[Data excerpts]
>>

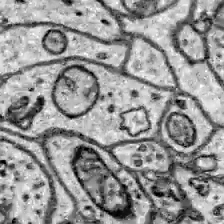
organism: Zebrafish
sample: Brain
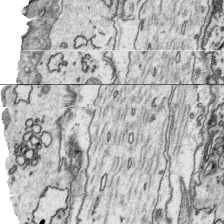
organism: Platynereis dumerilii
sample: Parapodia
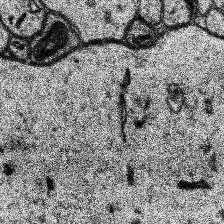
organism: Human
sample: Temporal Lobe
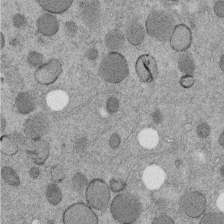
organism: C. elegans
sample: C. elegans embryo early stage
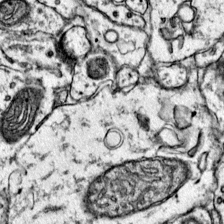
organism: Mouse
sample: Primary visual cortex

<<

• Exercise prompt: Using the records above, filter out every line that lacks the string "sample" and copy the rest.

• Exercise output:
sample: Brain
sample: Parapodia
sample: Temporal Lobe
sample: C. elegans embryo early stage
sample: Primary visual cortex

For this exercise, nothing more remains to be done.